## WHAT THE TASK REQUIRES
Please copy the lines below, exactly as they are, from the one with "sample: Cilia in tetrahymena" through the one with "sample: Macrophages", and leave out the pictures.

## GIVEN DATA

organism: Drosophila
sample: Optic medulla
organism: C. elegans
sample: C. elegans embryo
==
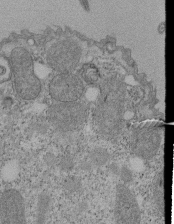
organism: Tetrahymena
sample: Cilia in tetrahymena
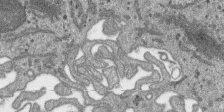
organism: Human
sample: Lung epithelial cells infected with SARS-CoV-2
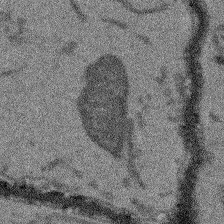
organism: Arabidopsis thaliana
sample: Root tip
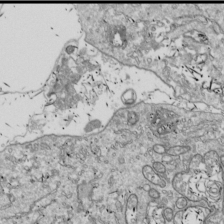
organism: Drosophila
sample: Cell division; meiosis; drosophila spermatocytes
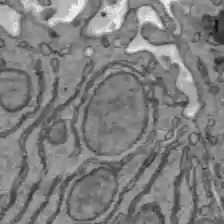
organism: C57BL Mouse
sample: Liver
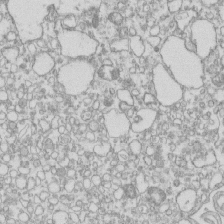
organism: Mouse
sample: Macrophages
* * *
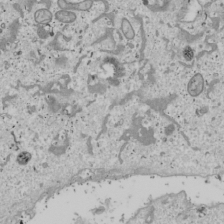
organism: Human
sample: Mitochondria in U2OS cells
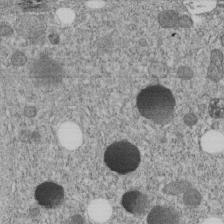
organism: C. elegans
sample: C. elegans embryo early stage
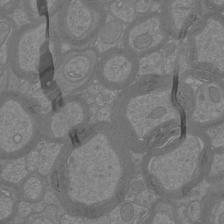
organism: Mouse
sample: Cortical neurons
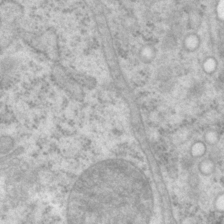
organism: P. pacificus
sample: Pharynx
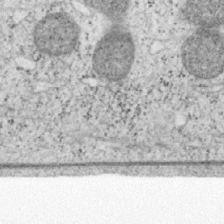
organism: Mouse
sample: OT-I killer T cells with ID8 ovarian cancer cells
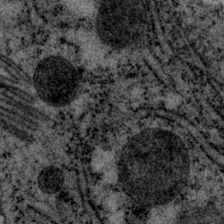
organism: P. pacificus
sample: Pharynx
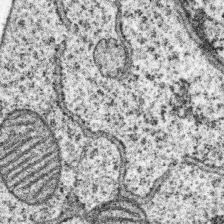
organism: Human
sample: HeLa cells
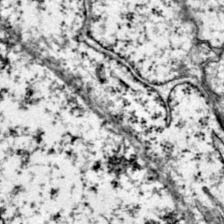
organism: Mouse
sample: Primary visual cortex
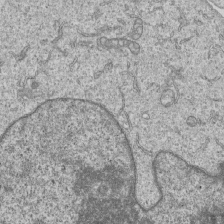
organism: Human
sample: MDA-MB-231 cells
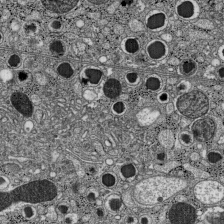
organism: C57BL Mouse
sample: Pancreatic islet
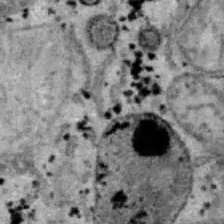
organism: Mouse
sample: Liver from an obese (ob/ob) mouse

## ANSWER AREA
sample: Cilia in tetrahymena
organism: Human
sample: Lung epithelial cells infected with SARS-CoV-2
organism: Arabidopsis thaliana
sample: Root tip
organism: Drosophila
sample: Cell division; meiosis; drosophila spermatocytes
organism: C57BL Mouse
sample: Liver
organism: Mouse
sample: Macrophages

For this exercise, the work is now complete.